For the dipstick change I'm going to drop the pan to change the trans oil. So when I replace the filler tube should be empty. I was too scared to climb under a running car.

Anyway. Car should almost be new when I get done. Good for another 200,000K
 
Pulled the rear shock. Tower surface rust only. There is a seam seen from inside the wheel well that water has gotten in. Going to clean it up and try to re seal it? The bottom bolt would not come out, so I had to pull the whole hub off the suspension. Pain.

For the dipstick change I'm going to drop the pan to change the trans oil. So when I replace the filler tube should be empty. I was too scared to climb under a running car.

Anyway. Car should almost be new when I get done. Good for another 200,000K
I've yet to see an 04+ car with rotten rear stut towers as of yet, the addition of the plastic rear wheel well liners on 01+ cars really made that a 97-00 issue only for the most part.
 
The car was hit sometime. The fender well liner is cracked. I guess that explains why this was a right sided only phenomenon. Is did leak salt and water through that seam. On of the bolts on the strut top was rusted.
 


Ok. Transmission pan off

Reuse metal factory gasket or use the cheap rubber one that came in the kit or go buy a new metal one?

So I say where the dipstick goes into the transmission. It's a few inches long. Why did leak when I added transmission fluid?

What can I use to seal the seam in the wheel well?

A new wheel well liner is $75. I found a pull apart 1/2 hour away. Going to call them tomorrow. But I am going to replace that so this problem does not recur. I do think it is Devine intervention. I saw a problem on line about strut towers. Thught it applied to my car, but doesn't. I did know that so I checked and found the problem. Yeah for me.
 
the bracket with the bolt is likely busted off, or cracked, or the tube split.
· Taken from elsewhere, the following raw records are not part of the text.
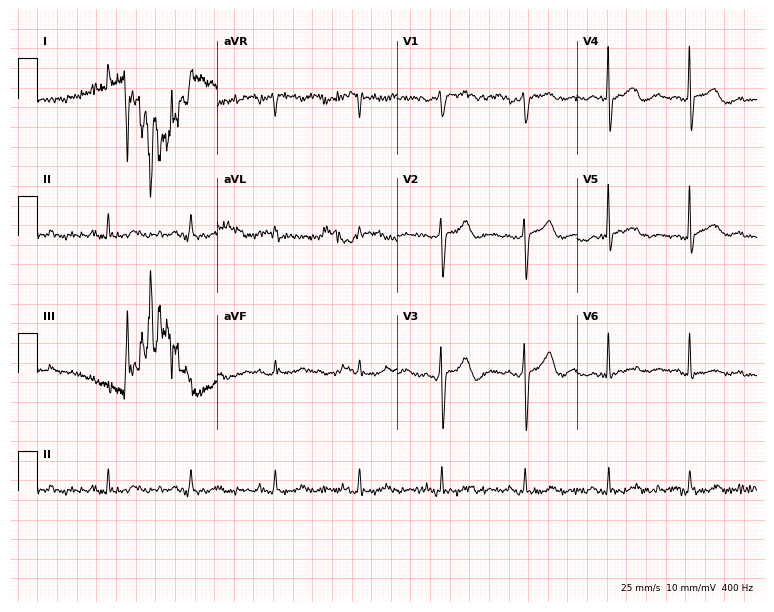
12-lead ECG from a 74-year-old man (7.3-second recording at 400 Hz). No first-degree AV block, right bundle branch block (RBBB), left bundle branch block (LBBB), sinus bradycardia, atrial fibrillation (AF) or sinus tachycardia recorded for this tracing.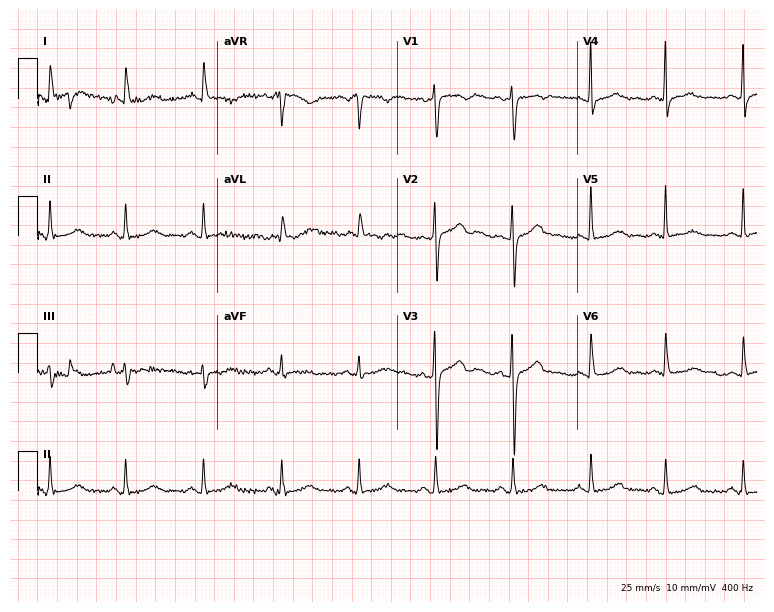
ECG (7.3-second recording at 400 Hz) — a 72-year-old woman. Labelled as a normal ECG.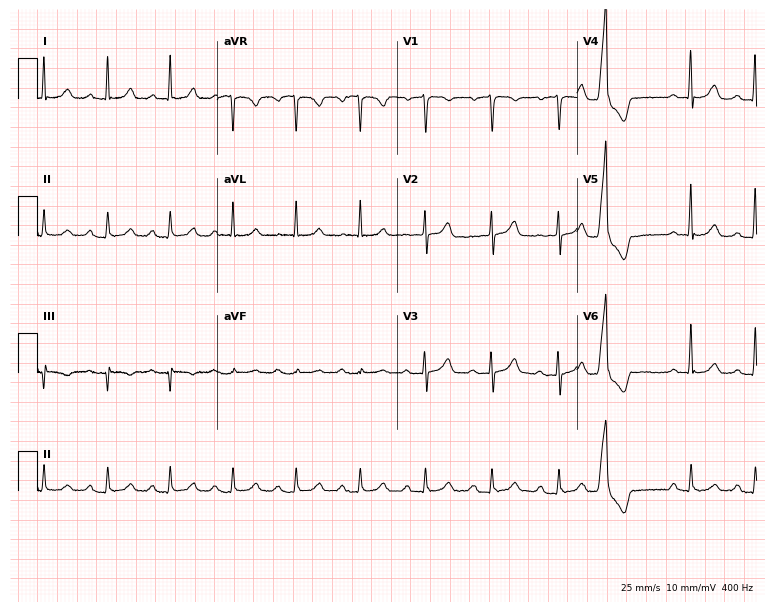
ECG — a female patient, 52 years old. Findings include first-degree AV block.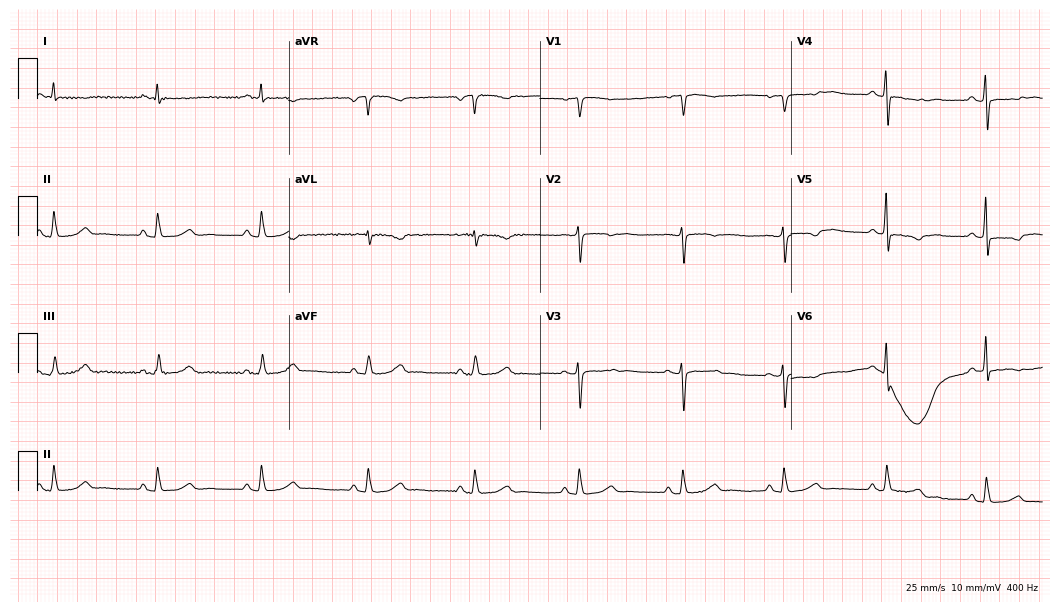
Standard 12-lead ECG recorded from a 65-year-old woman. None of these six findings is recorded: first-degree AV block, right bundle branch block (RBBB), left bundle branch block (LBBB), sinus bradycardia, atrial fibrillation (AF), sinus tachycardia. Other findings, if any, are not listed.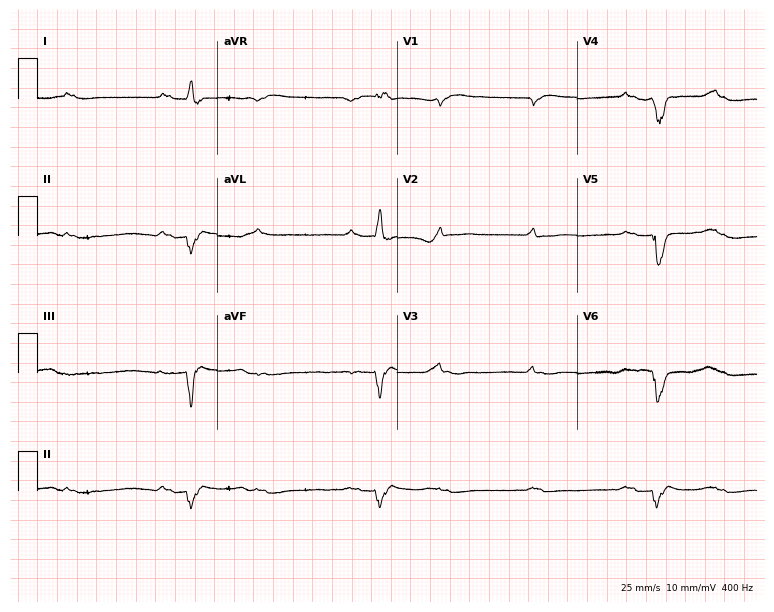
Standard 12-lead ECG recorded from a 50-year-old male patient (7.3-second recording at 400 Hz). None of these six findings is recorded: first-degree AV block, right bundle branch block (RBBB), left bundle branch block (LBBB), sinus bradycardia, atrial fibrillation (AF), sinus tachycardia. Only these six findings were labelled.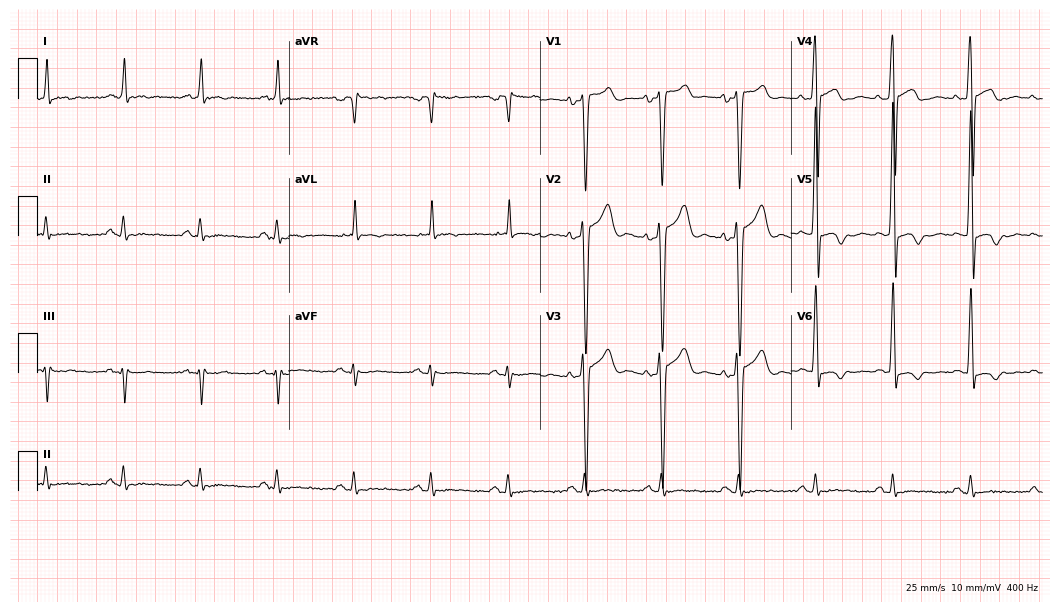
12-lead ECG from a male, 68 years old. Screened for six findings — first-degree AV block, right bundle branch block (RBBB), left bundle branch block (LBBB), sinus bradycardia, atrial fibrillation (AF), sinus tachycardia — none is recorded. Only these six findings were labelled.

re use the thick stock gasket, clean it well with brake cleaner, same for the pan.
 
reuse gasket, check

pic of inside of wheel well, the not sure how to seal it because I do not see an opening, thought I know water got it because I can see salt in the trunk

IMG_0114.jpg


And now for my step back and maybe a fire. So I pulled the enigne forward an inch, Was able to put my arm down there and loosen the bolt for the trans filler tube (the weld between the mount and the tube broke) in preparation for may new parts tomorrow which arrive via mail at 12:30. Then refill with several quarts of walmarts finest dexron vi. Was all proud if myself untill I smelled gas.

This leaks now - I must have stretched it when I stuck my arm behind the engine. So if I move it alot it leaks. Do I need to replace it or is that normal and when it is under pressure it doesn't leak? And if so how? Not in a place I want to do a big test on being right above the manifold.

Unless I burn the car and collect insurance. But first would need to reinstate full coverage. I don't think it would look suspicious of I called, reinstated full coverage, and burned the car down same day.

IMG_0106.jpg
 
that should be a quick disconnect line to the rail. looks like a hose clamp on the hose? so maybe someone has replaced the line at some point for some reason.